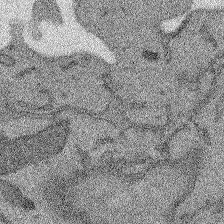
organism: Human
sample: HeLa cells
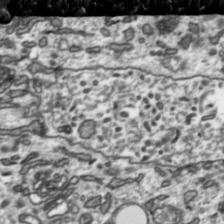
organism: Toxoplasma gondii
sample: Parasites in a vacuole inside a host cell
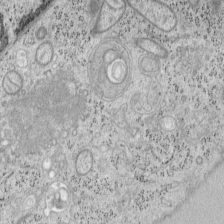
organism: Mouse
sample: OT-I killer T cells with ID8 ovarian cancer cells
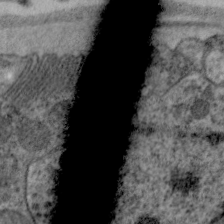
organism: C. elegans
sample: Pharynx
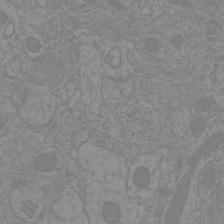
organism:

************

- YOUR GOAL
Extract every line above that contains the word "organism".

- RESPONSE AREA
organism: Human
organism: Toxoplasma gondii
organism: Mouse
organism: C. elegans
organism:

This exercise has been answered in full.